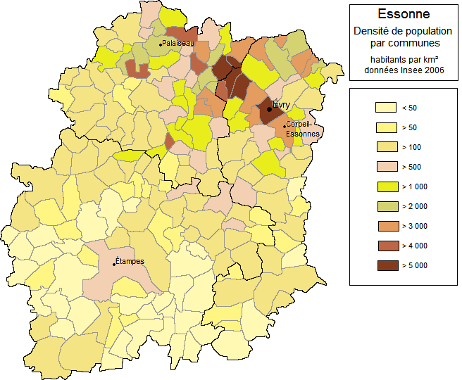 Carte de répartition de densité géographie par communes en Essonne en 2006
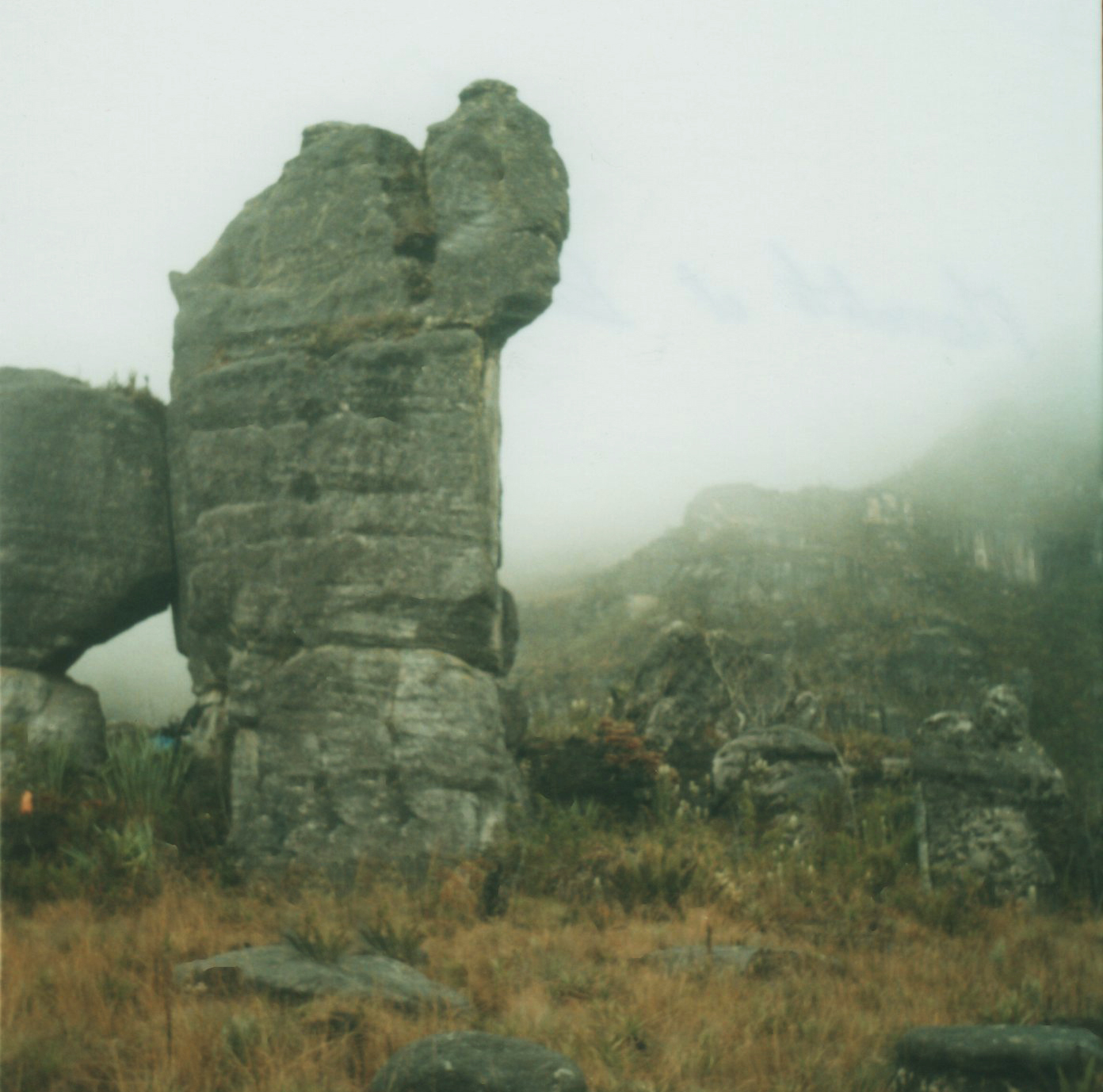 esta es una de las muchas piedras en formas curiosas del cerro condorpuna.
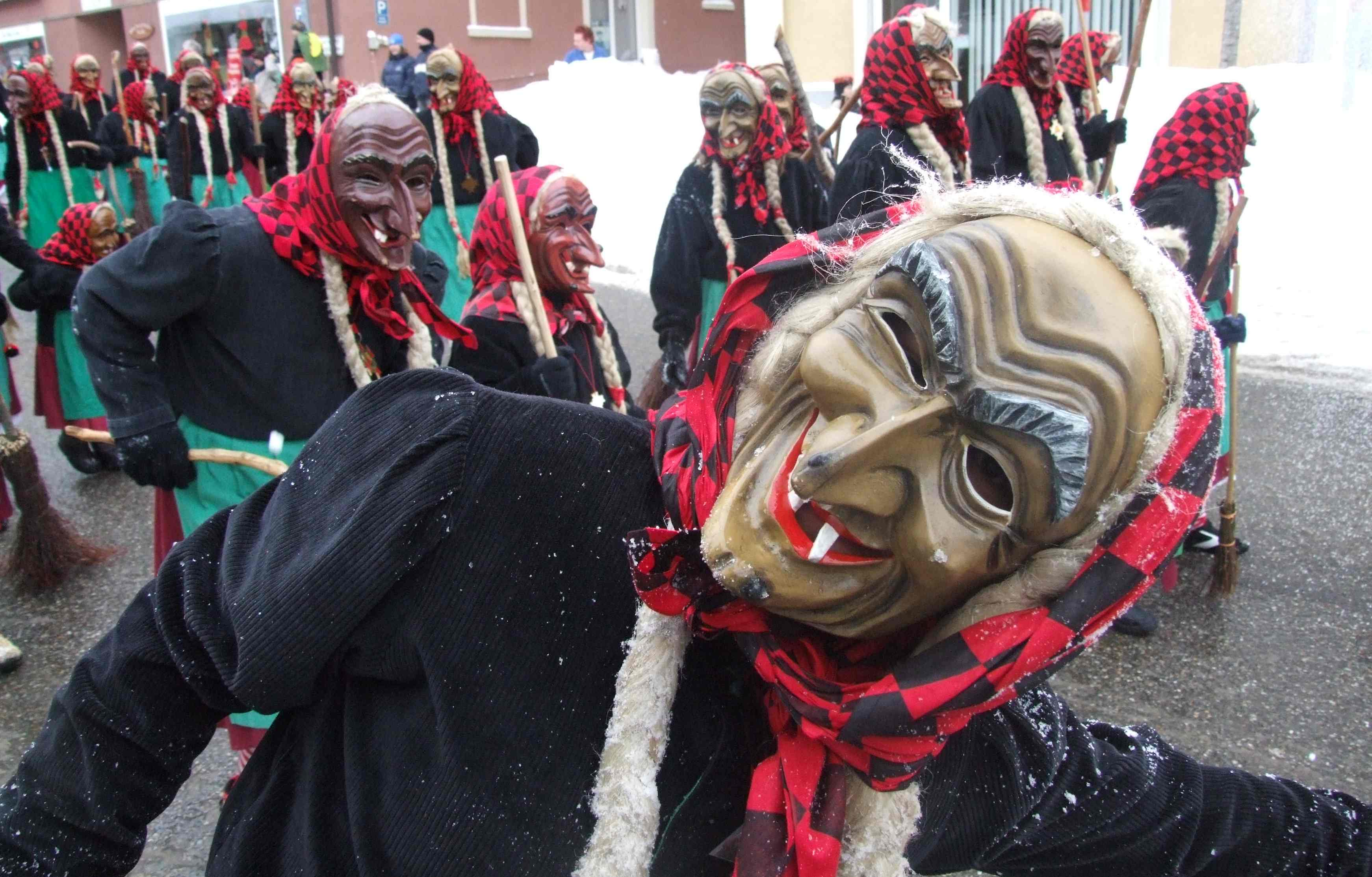 Hexen der Narrenzunft Furtwangen, 2006
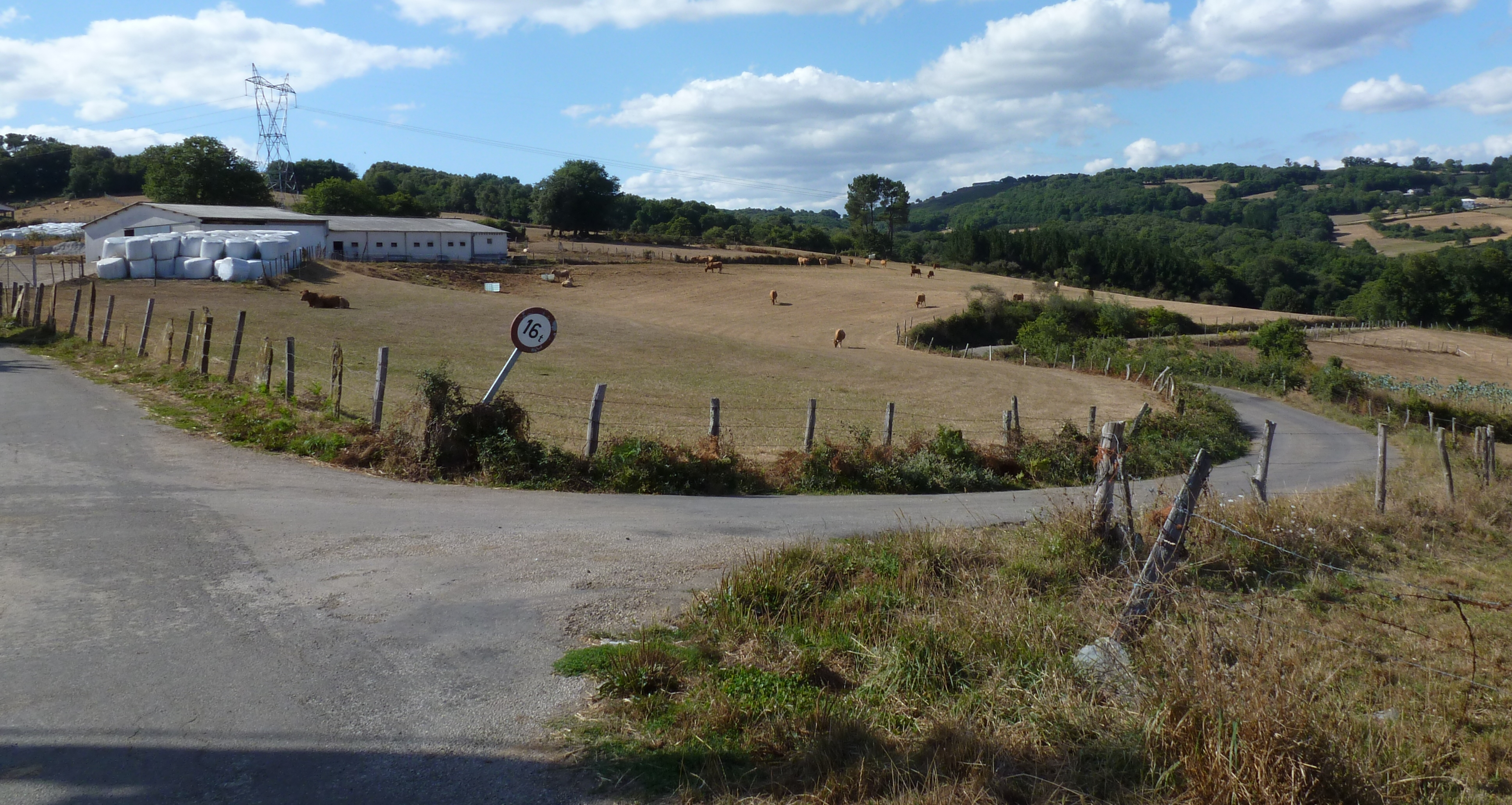 Explotación gandeira en Fruxil, parroquia da Cervela, concello do Incio, Lugo

Your objective →
Each line from the one containing "Hexen der Narrenzunft Furtwangen, 2006" through the last line above should be retyped exactly, and no other line. Any picture is to be left out.

Finished exercise →
 Hexen der Narrenzunft Furtwangen, 2006
 Explotación gandeira en Fruxil, parroquia da Cervela, concello do Incio, Lugo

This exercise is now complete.